-- ASSIGNMENT --
Copy, word for word, the lines of the entries below between the one with "professor | Other |" and the one with "0.068 | 0.092 |", inclusive, and leave out everything else.

** Opening RECORDED DATA block **

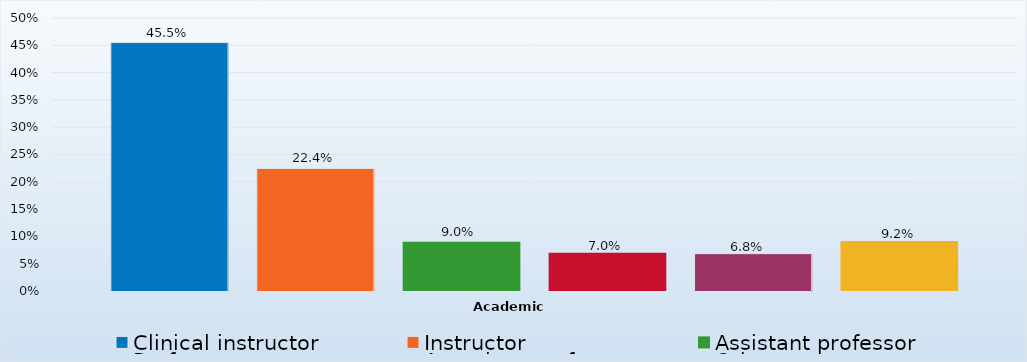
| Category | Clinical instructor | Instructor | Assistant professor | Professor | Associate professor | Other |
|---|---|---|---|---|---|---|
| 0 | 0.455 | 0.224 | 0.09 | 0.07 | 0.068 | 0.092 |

** Closing RECORDED DATA block **
** Opening RECORDED DATA block **

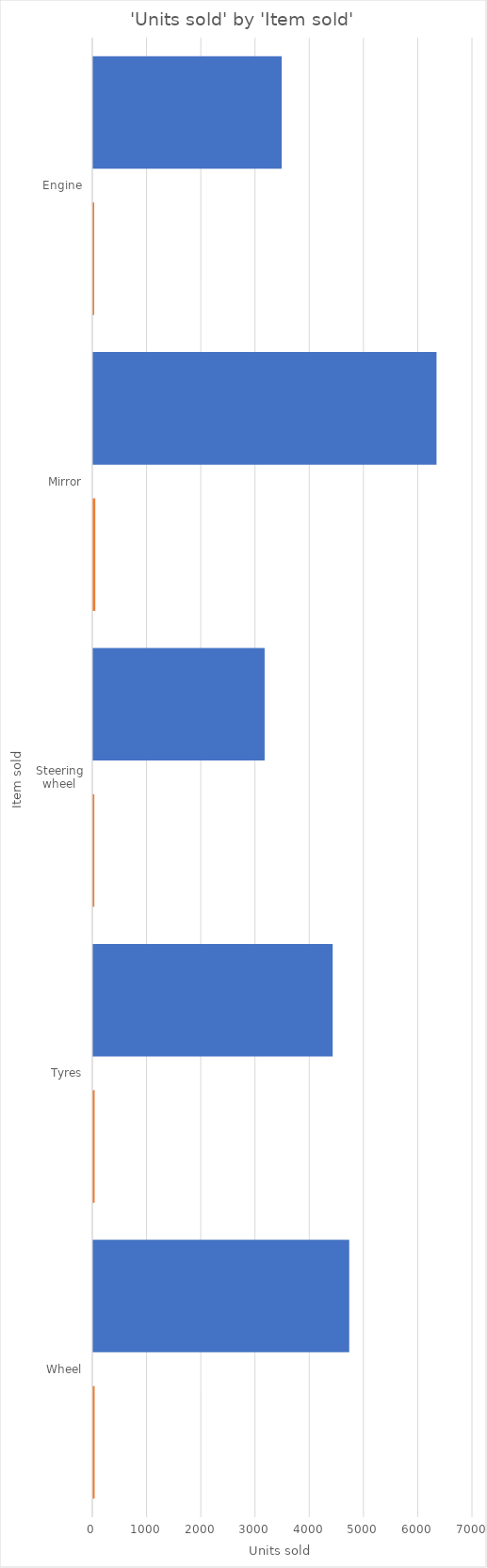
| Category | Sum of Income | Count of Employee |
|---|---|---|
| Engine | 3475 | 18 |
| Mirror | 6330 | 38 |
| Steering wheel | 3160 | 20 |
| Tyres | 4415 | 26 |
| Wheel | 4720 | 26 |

** Closing RECORDED DATA block **

-- RESPONSE TO THIS EXERCISE --
| Category | Clinical instructor | Instructor | Assistant professor | Professor | Associate professor | Other |
|---|---|---|---|---|---|---|
| 0 | 0.455 | 0.224 | 0.09 | 0.07 | 0.068 | 0.092 |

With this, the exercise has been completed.